Вспоминалось невольно, с чего началась беда, сгубившая Жанну, а началась она, когда Жанна сидела на этой самой скамейке. Беда приключилась с ней, по выражению Боссюэ, от «сих ямин, через которые Господь льет свет в человеческую голову», вот только «ямины», обращенные на Жанну из-под рассеченного лба и островерхого капюшона, были скорее двумя окнами в ад или, как говорили местные крестьяне, умевшие рисовать словами не хуже, чем Сурбаран красками, «раскаленными заслонками адской печи».
Вспоминались и слухи, что ходили и не перестали еще ходить об аббате, и люди любопытствовали, с каким же выражением лица пройдет аббат мимо пустого места, где недавно сидела его жертва (а Жанну по-прежнему считали его жертвой), когда будет служить мессу и приносить другую, бескровную жертву, претворяя хлеб в плоть Господа нашего Иисуса Христа.

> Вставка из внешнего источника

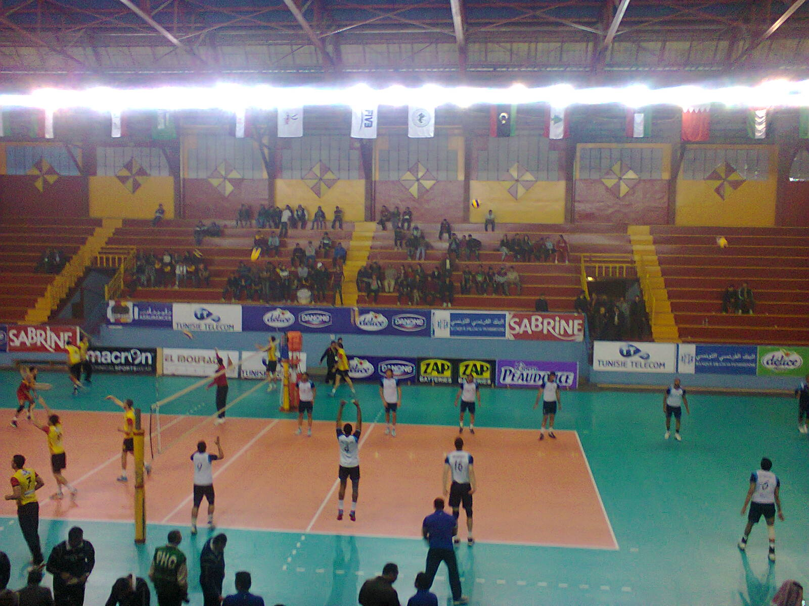 Salle Mohamed Zouaoui lors du match EST - Bani Yas SC en Championnat arabe des clubs de volley-ball (2014)
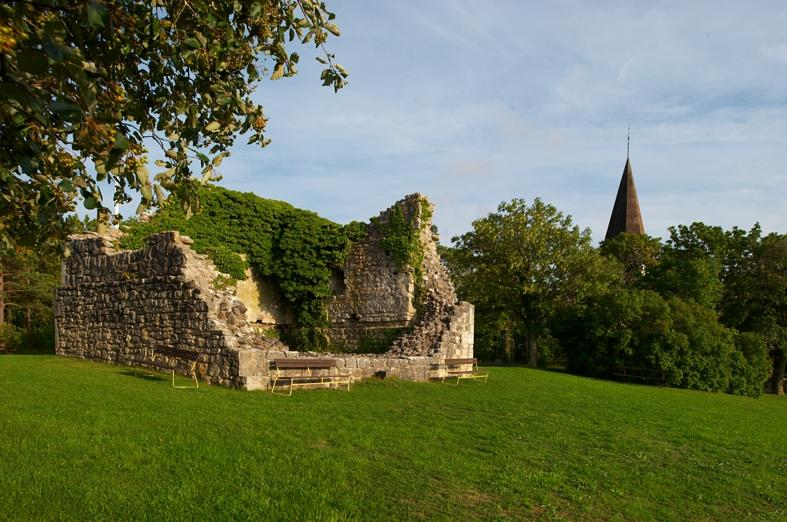 Fröjel 11:1. Medeltida försvarstorn, troligen från 1100-talets mitt. Motiv: Fröjel 11:1 Kategori: Borg Fröjel 11:1. Medeltida försvarstorn, troligen från 1100-talets mitt. Fröjel 11:1.
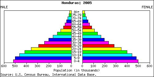 Bildbeschreibung: bevoelkerungspyramide Quelle: Michael82 17:11, 22. Apr 2006 (CEST) Fotograf/Zeichner: Michael82 17:11, 22. Apr 2006 (CEST) Datum: Sonstiges
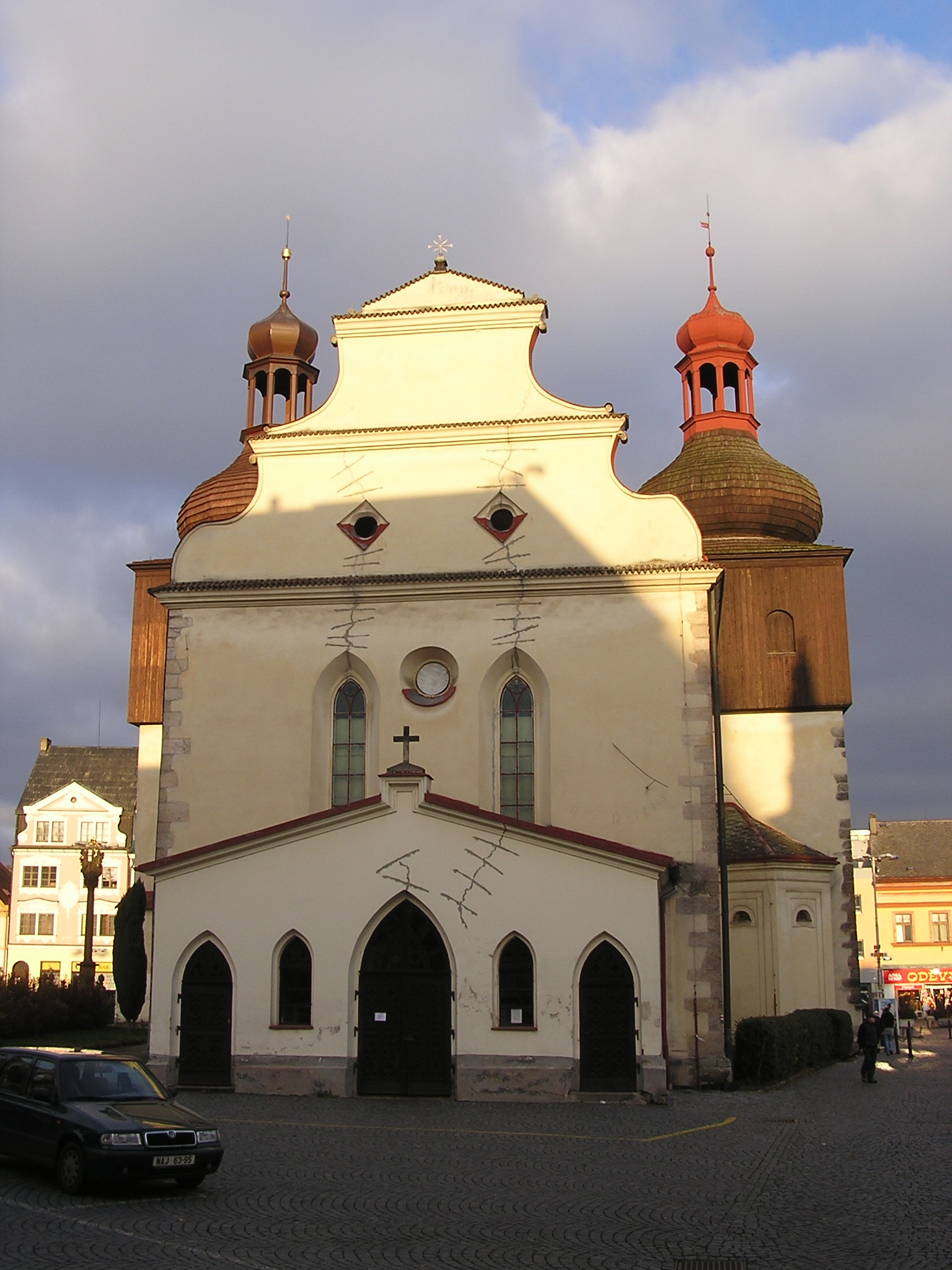 Kostel sv. Vavřince v Náchodě
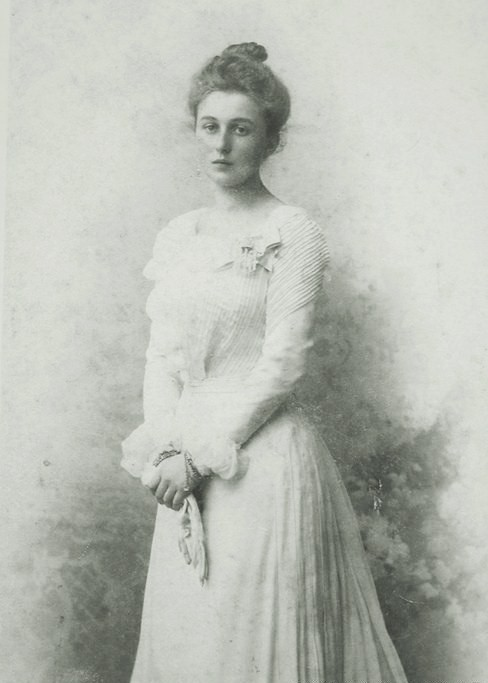 Графиня Марина Александровна Голенищева-Кутузова (1880-1927), в браке графиня Граббе.
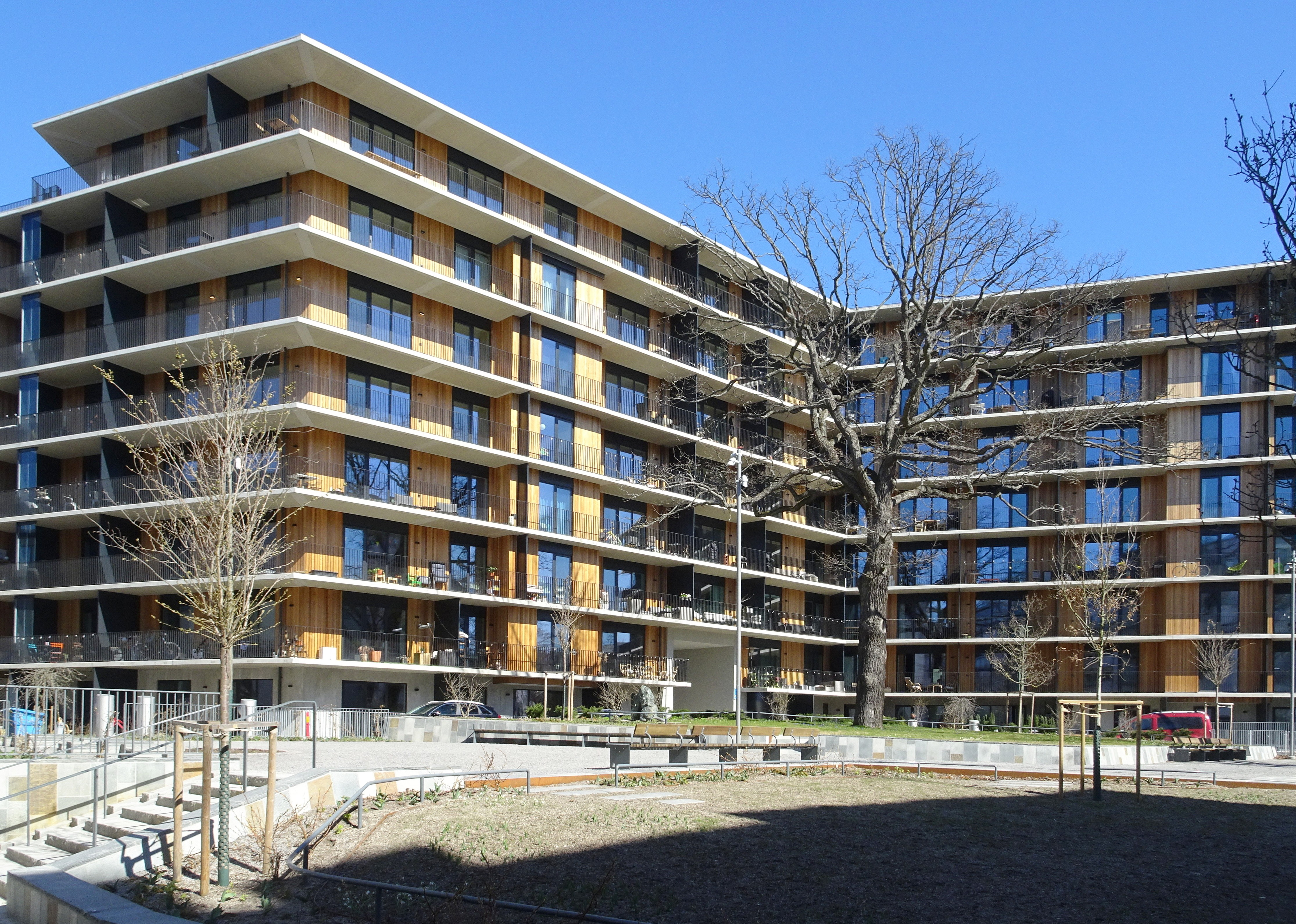 Gröndal Strand, Storsegelvägen, kvarteret Storsegeln
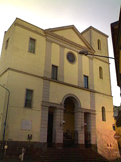 Chiesa di San Giorgio Martire (Napoli)

Нелегкое, надо признать, испытание! Ни у кого из головы не шла разыгравшаяся драма, и все ждали, какой же будет развязка.
Трудно передать тот трепет ожидания, каким была наэлектризована толпа, когда красное полотнище приходской хоругви заполоскалось в воздухе у хоров, знаменуя начало крестного хода, и звон колокольчика в портале возвестил, что священнослужители вот-вот тронутся в путь. Кому не известна любовь людей к зрелищам, даже самым знакомым, даже виденным уже сотни раз? Первой поплыла хоругвь из переливчатого алого шелка с золотыми кистями, ее выносят только по большим праздникам, и она сразу настраивает всех на торжественный лад, за ней несут серебряный крест на подушечке, которую вышивали девицы прихода, а следом пасхальную свечу, похожую на обелиск из белого воска, пламя которой достает до верхушки креста. К благовонному запаху ладана, бодрящему запаху букса присоединили аромат и первоцветы: священник возложил юные цветочки ко всем статуям святых еще в Святую субботу, и, завядшие, они пахли тонко и нежно, наполняя душу ощущением чистоты и святости. А как сияли великолепные облачения, подаренные графиней де Монсюрван и надетые в первый раз! Она хотела, чтобы вельможный аббат (так она называла де ла Круа-Жюгана), служивший впервые после отрешения пасхальную мессу, служил ее в пурпуре и роскоши, достойной его!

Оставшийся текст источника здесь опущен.